Saturday 20 April 2013

"Deja Vu (Here I Go Again)"

Déjà vu, literally "already seen", is the phenomenon of having the strong sensation that an event or experience currently being experienced had been experienced in the past.

It all seems so familiar. The fatigue and lethargy, the aches and pains, the trails of tears and the sadness. It's almost like I have been here before.

Well, I have been here before - many times. Where is here? Here is depression - a sad, dark place. But this time is a little different. Hmm. Interesting twist on things.

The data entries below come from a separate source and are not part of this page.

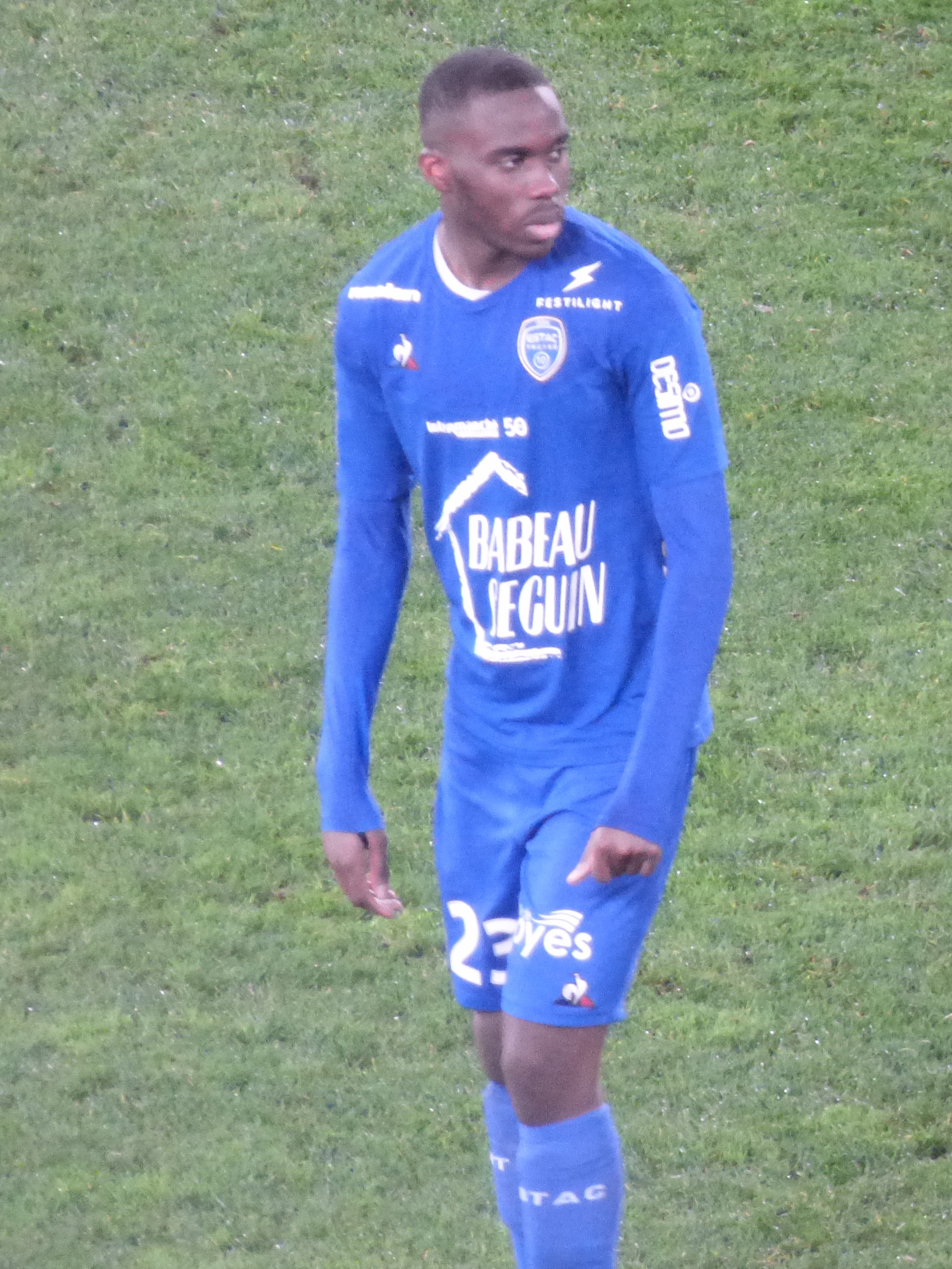 Stone Mambo lors du match RC Lens / ES Troyes AC, comptant pour la vingt-troisième journée du championnat de France de football de Ligue 2 2019-2020, le 4 février 2020, au Stade Bollaert-Delelis de Lens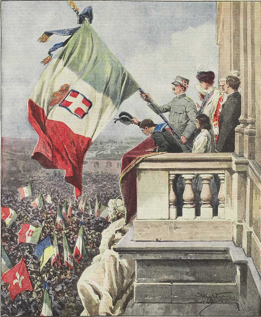 S.M. re Vittorio Emanuele III sventola il tricolore dal Quirinale al grido "Viva l' Italia!!!"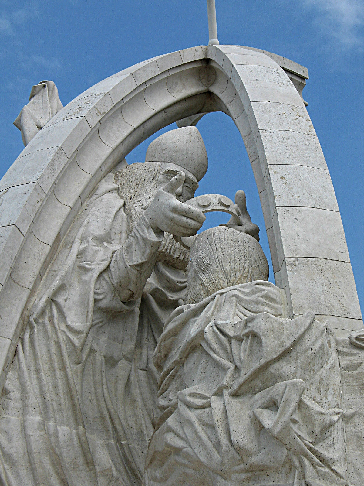 Detail z korunovacie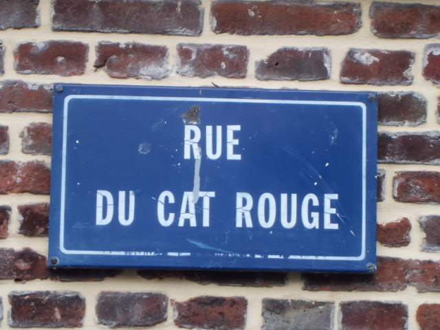 Carouge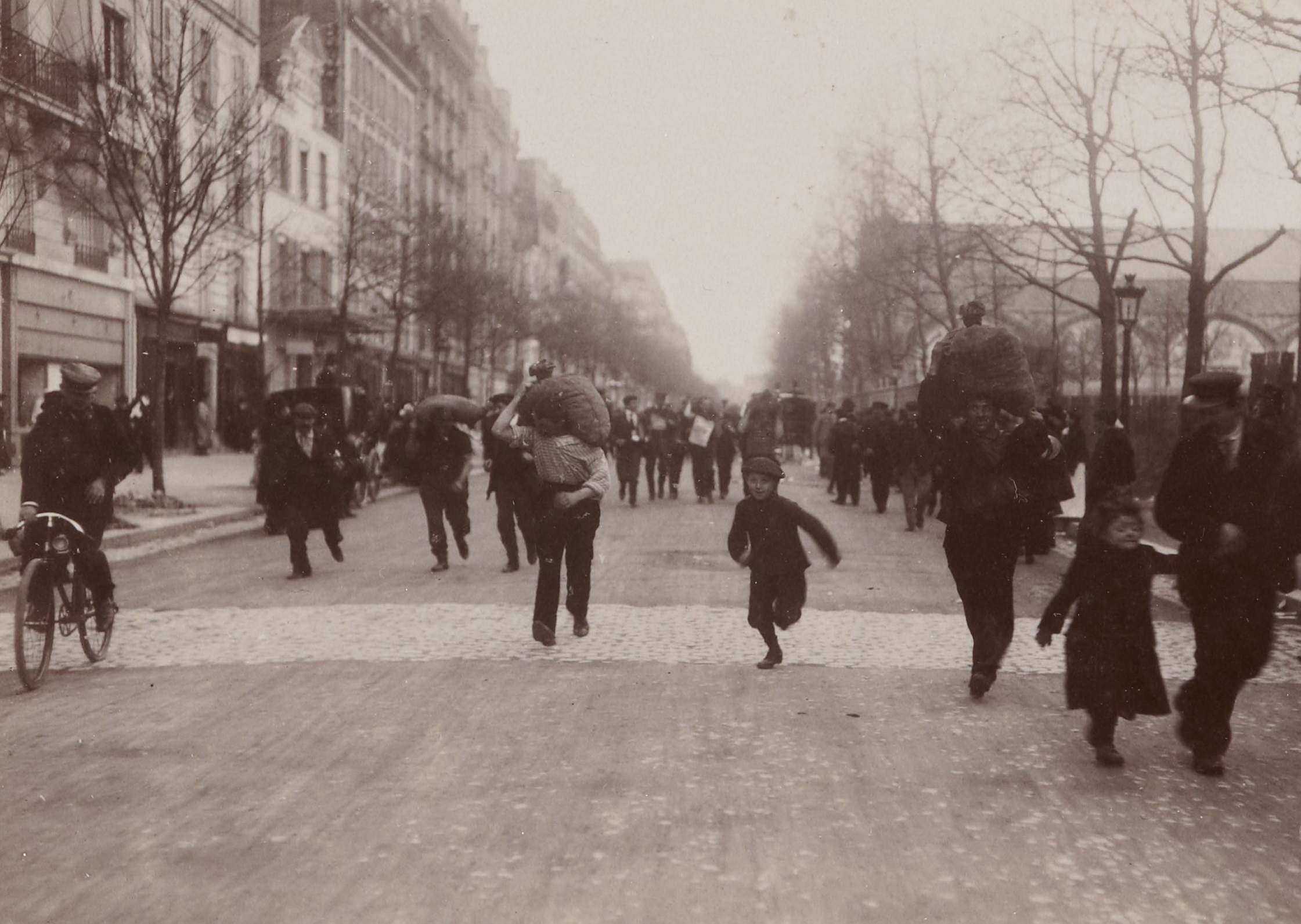 [Collection Jules Beau. Photographie sportive] : T. 24. AnnÃ©es 1903 et 1904 / Jules Beau : F. 50v. [Course des Charbonniers, organisÃ©e par le Club AthlÃ©tique du Champ de Mars, sous le patronage du Monde Sportif, 14 fÃ©vrier 1904]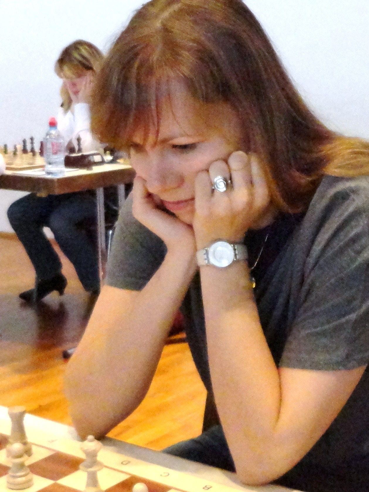 Olga Girya, Finalrunden der Schachbundesliga der Frauen, Saison 2011/12 in Gladenbach.

“That is all I want in life: for this pain to seem purposeful.”
― Elizabeth Wurtzel, Prozac Nation

You know the old visual of the devil on one shoulder and the angel on the other shoulder? That's how I can best describe depression in my life. For the better part of 20 years, the devil has been there. Sometimes he rests in the background. Sometime he inches closer. And sometimes he grips me tight, lowering a heavy cloak of sadness over me.

While I have been busy blogging about mental illness in the workplace and the impact on others and attempting to balance demands at work, I have been quietly fighting the progression of mild depression and anxiety.

So how common is recurrence in depression? Isn't it just a one time thing that happens, you get treatment, you are all better, and then you live happily ever after? The University of Michigan Depression Center states, "Studies indicate that patients who are diagnosed with depression face a significant risk that their depression will recur over time." Awesome.

Some of the reasons why depression can recur:
* You may have stopped your treatment plan because you thought you were "all better". Usually you feel "all better" because your treatment plan is working - stopping it can end the feel better part. (NOTE: never stop medication without consulting your doctor - it can be very dangerous)
* You may have a history of mental illness in your family in which case you may be predisposed to it.
* Perhaps you thought it was just a one time thing, like a bad flu. Once it was over you just went back to your old habits.

In my case, I have a family history and I have already experienced a number of depressive episodes, which can also impact whether or not the illness recurs. Long ago I accepted that this is a chronic illness for me - just like my mom and her diagnosis of diabetes.

I may be accepting but make no mistake, I will fight, kicking and screaming, before I end up in another major depressive episode. So what am I doing to catch this so that it doesn't become something much worse? Well, step one was to hightail it back to my doctor's office. We decided together to change my medication and I will resume cognitive behavioural therapy again. I am also going to focus much more on the physical well being - exercise, meditation, and massage therapy. And, thankfully, I have a strong community surrounding me whom I can lean on: family, friends, colleagues, and my Partners For Mental Health family.

So what is different this time? I feel all those things that I wrote about above - the classic hallmarks of depression and anxiety. The tears are often at the ready to spill forward. The sadness I can't shake. I am so tired that I am sleeping about six hours during the day. I can't concentrate (it's taken me four days to write this post and it usually takes two hours). And I am on the tail end of a back spasm resulting from stress and anxiety. Oh, right - the difference.

"Hope is the thing with feathers that perches in the soul and sings the tunes without words and never stops at all." ~ Emily Dickinson

I feel hopeful. As my Dad said to me this week, "You have been through this before and you know you can do it." He's right. Today is a new day.

KB xo

This post is dedicated to my Dad who came into the city to sleep on my couch so that I wouldn't be alone. I love you, Dad.

P.S. The University of Michigan Depression Center has a great website full of resources and information about depression:


  1. Oh that dedication brought tears to my obviously appreciate how lucky you are to have that kind of support...and how lucky you are to have your dad in your corner...
    Good luck, Kristin, on finding your way again...

  2. Thinking of you. Sending hugs and the strength to do what you need to do for you. I know the feeling. Like you depression is chronic for me. I spent the better part of yesterday doing nothing as I really needed it. Good luck to you.

  3. Gah just wrote something and then pressed the wrong button. I just wanted to say thanks for sharing and that we're here for you. Oh... And what an awesome Dad.